Im new here and I am from Austin, tx. I work in computer sales, and originally from Houston. My two cats Twinkie and Sugar were adopted from the shelter and they have always been together probably since they were born! I was originally going to just get one cat for my apt but my bf said to get 2 since it may get lonely. I used to think 2 is alot but now its perfect. I can probably add another kitty to the household but Twinkie and Sugar are very content. 

To tell you a bit more about these kitties they are about 1 years old, and I got them when they were several months old- I dont know exactly but around 4-5 months maybe. They both were declawed in the front when I got them. They are complete opposites and I mean in every single way!
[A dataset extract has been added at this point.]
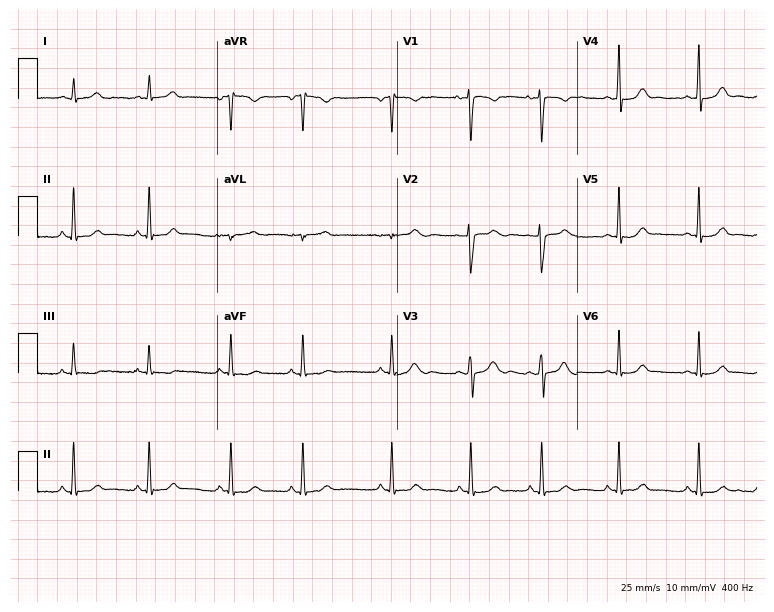
Resting 12-lead electrocardiogram. Patient: a woman, 19 years old. Read as a normal ECG.

Twinkie: Boy,Creamy colored, longer haired, greenish eyes, lazy, likes colder places, loves food!, minimal playing around, always wants toy to come to him, not as cuddly, likes indoors more, very clean in the litter, doesnt go onto counters and dangerous places, always is mysteriously around when there is food or sounds like food is there, likes to press his face onto you

Sugar: Girl, Grey/White, short haired, hazelish eyes, active, likes warm/hot places, loves playing alot, goes after the toy-would be a great hunter, very cuddly, loves outdoors, doesnt really cover up in the litterbox, always snooping around everywhere, loves toys and bells


----------



## Aonir (Aug 18, 2003)

Welcome to CatForum!!


----------



## Ioana (Jul 12, 2003)

Hello Kitkat and welcome 
It looks like you have two kitties with opposite personalities - they sound sweet!


----------



## lexxie109 (Jan 20, 2003)

Welcome to the Cat Forum!


----------



## Jeanie (Jun 18, 2003)

Hi, kitkat! I'm glad you've joined us. Our pets certainly have their own personalities, don't they?


----------



## kitkat (Sep 22, 2003)

Thanks for the welcome ppl :lol:


----------



## Meow (Jun 24, 2003)

Sorry for the late welcome. It's nice to have you here!


----------



## Audrey (Aug 18, 2003)

also a big Welcome from us!!


----------



## Spike (Dec 10, 2003)

*Cute*

Awwish I clicked here from my thread, the link you posted. I see they match your avatar  my image is my kitty brother Simba.


----------